The book’s concluding chapters focus on distribution practices, including discussions of downloading, file-sharing and creative commons (chapter 7), and archival preservation of digital material (chapter 8). Whilst these are some of the most prosaic topics of the project, the concluding chapter (9) is a particular highlight, replete with a rich discussion of the political and ethical dimensions of digital arts and the role of social media (including non-traditional networked environments like online gaming) in the interface that digital practices offer between the artistic and social. Looking back a few years after the publication of this book, it is clear that this is one of the most important issues facing digital arts: that of the role art can play as a catalyst in creating the prerequisite conditions necessary to enable social innovation and change, breaking down barriers and opening up a new potential way to democratize the arts (157).

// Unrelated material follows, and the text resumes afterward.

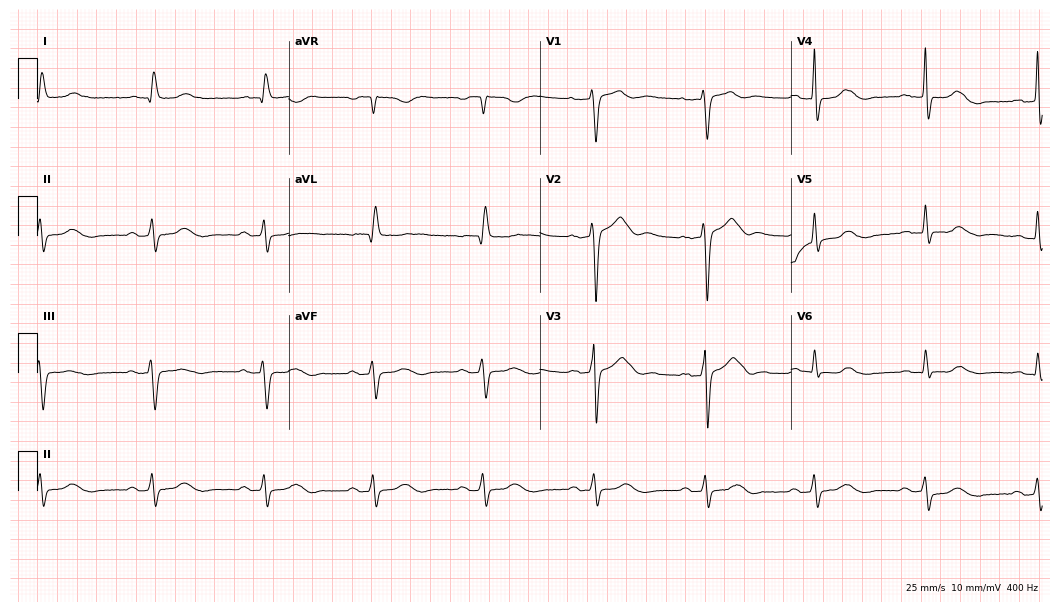
Electrocardiogram (10.2-second recording at 400 Hz), a male, 67 years old. Interpretation includes first-degree AV block.

After the cartographic gestures of the introduction, these latter chapters feel more like Deleuzian tracing, gathering together ideas on a teleological journey towards an alluring sense of completeness, than cartography. Given the spiralling of this book towards a final concluding chapter on hyperrealism in digital art, this movement from mapping to tracing seems to be no coincidence, perhaps presenting a subtle meta-critique of the relationship between the fluid nature of digital arts and the pedagogical need to linearize a field which is still very much a boundary-less network space (pace Latour), perhaps even a vulnerable space loosely encompassing a group of discrete disciplines with shared processes but not necessarily goals.

Or perhaps I’m just over-reading it. For all of the tempting allusions to meta-narratives and subtext, the best way I can summarize this book is functional. In general, the language and presentation of ideas is clear, with the exception of a few slightly obfuscated turns of phrase, such as (for example) the claim that digital art is the “ubiquitous part of our vernacular in today’s ever more globalized world” (2). Nevertheless, the central themes Hope and Ryan draw on are extremely well thought through, with useful bullet-point summaries and further reading lists in each chapter providing the backbone to a clear and comprehensive textbook that would sit well at the heart of any university course on digital and new media art. However, whilst there is considerable critical engagement with the material discussed, there is little in the way of the innovation or revelation needed to make this book a real addition to the established body of scholarly material on electronic music. This isn’t to diminish the work at all—it is brilliant in its relevance and succinct accessibility, and I would highly recommend it to anyone teaching a new media art course—but I would definitely welcome a more adventurous work from the brilliant duo of Hope and Ryan.

References

Benjamin, Walter. 1977 [1936]. “The Work of Art in the Age of Mechanical Reproduction”. In Illuminations (trans. Harry Zohn). New York: Schocken Books.

Cox, Christoph and Daniel Warner (eds.). 2004. Audio Culture: Readings in Modern Music. London: Continuum.

Demers, Joanna. 2010. Listening Through the Noise: The Aesthetics of Experimental Electronic Music. Oxford: Oxford University Press.